MINNEAPOLIS — During her eight years renting a north Minneapolis home, Arianna Anderson says she felt like she and her family were constantly in a losing battle with their landlord.
"My children were exposed to lead, mold, leaks, uneven foundations, heat emergencies in the dead of winter, I just really got to my breaking point," Anderson said.
Despite organizing with fellow renters, and winning some legal fights with her landlord, in 2022 she decided to move out of the home — and the city — because she says she was tired of fighting on two different fronts.
"Throughout this, I contacted the city and I don't feel like the city really had the staff to support what I needed from them," Anderson said. "That was to get behind and support me, make sure that my landlord was doing what they need to do."
She is now one of 10 plaintiffs from across north Minneapolis alleging that the way the city approaches rental housing code enforcement on the northside amounts to racial discrimination.
"There are far more housing code complaints from north Minneapolis and yet the city chooses to assign roughly the same number of housing inspectors to that neighborhood as other neighborhoods in the city where there are fewer housing code complaints," said Ben Kappelman one of the attorneys with Dorsey & Whitney that filed the lawsuit this week. "That's racial discrimination because this is also the area of the city with the highest percentage of individual renters who are people of color."
According to the complaint, Ward 4 and Ward 5 in north Minneapolis are home to roughly 16 percent of Minneapolis residents, but city data shows the area accounts for 45 percent of rental complaints in the last five years. The same data also indicates 85 to 88 percent of those complaints were resolved.
"Our individual plaintiffs, from their experience, know that that's not true," Kappelman said. "They are making complaints to the city that are marked resolved in the system, but they haven't seen a resolution in their neighborhood."
"There was an incident in 2018 where I had the city come out to check my house for lead," Anderson said. "He went in my home, he checked on wall and he said, 'There's no lead in here. I'm sure because I know the people who own this house, they're great people. They would never do that.'"
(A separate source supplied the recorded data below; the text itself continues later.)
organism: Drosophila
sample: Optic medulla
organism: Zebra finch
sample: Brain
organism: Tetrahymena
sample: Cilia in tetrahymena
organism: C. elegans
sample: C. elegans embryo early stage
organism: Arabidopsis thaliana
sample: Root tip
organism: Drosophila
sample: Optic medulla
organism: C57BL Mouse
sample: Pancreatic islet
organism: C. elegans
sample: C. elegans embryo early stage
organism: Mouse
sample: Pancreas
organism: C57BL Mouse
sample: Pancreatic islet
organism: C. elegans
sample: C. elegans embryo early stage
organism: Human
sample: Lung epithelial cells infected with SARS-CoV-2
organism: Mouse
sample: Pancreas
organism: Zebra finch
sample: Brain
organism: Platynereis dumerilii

After she and other tenants organized against their landlord a few years later, Anderson says the city did come out again and confirm the presence of lead. Though her family has since moved on, she says her goal now isn't a settlement, it's about enacting change for whoever moves in next.
"I would like for them to hold these landlords accountable," Anderson said.
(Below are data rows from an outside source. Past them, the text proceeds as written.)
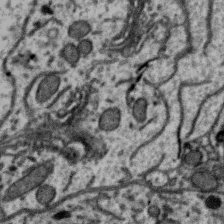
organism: Zebra finch
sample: Brain
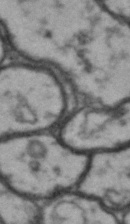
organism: Drosophila
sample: Brain
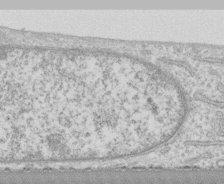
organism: Human
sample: CRL-1474
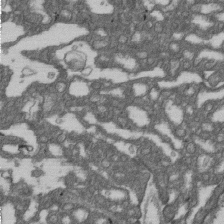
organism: Drosophila
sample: Nephrocyte
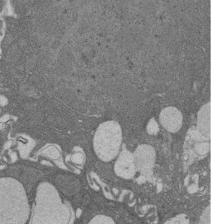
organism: Rat
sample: Salivary granule
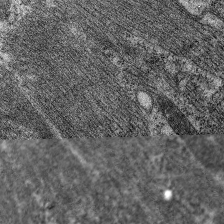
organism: C. elegans
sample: Pharynx
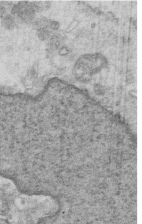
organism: Mouse
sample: Multiciliated cells
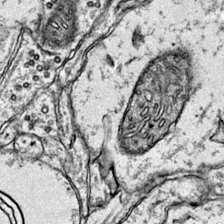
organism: Mouse
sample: Primary visual cortex
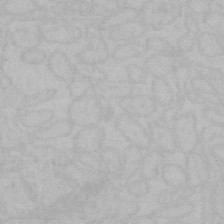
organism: Mouse
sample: Choroid plexus
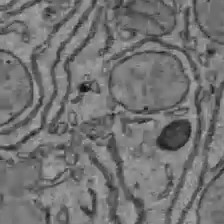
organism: C57BL Mouse
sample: Liver

"This is really about getting the court to force the city to change," Kappelman said. "To change the way it staffs it's housing inspectors, to change the way that it's enforcing the housing code and make sure that north Minneapolis is getting the same public services that the rest of the city is getting."
A spokesperson for the city of Minneapolis sent KARE 11 the following statement in response to the lawsuit:
"The City is still reviewing the Complaint but denies that it discriminates against BIPOC renters. The City works cooperatively with landlords to try to remedy issues on rental properties in order to protect tenants, minimize the loss of low income rental housing, and avoid displacing residents."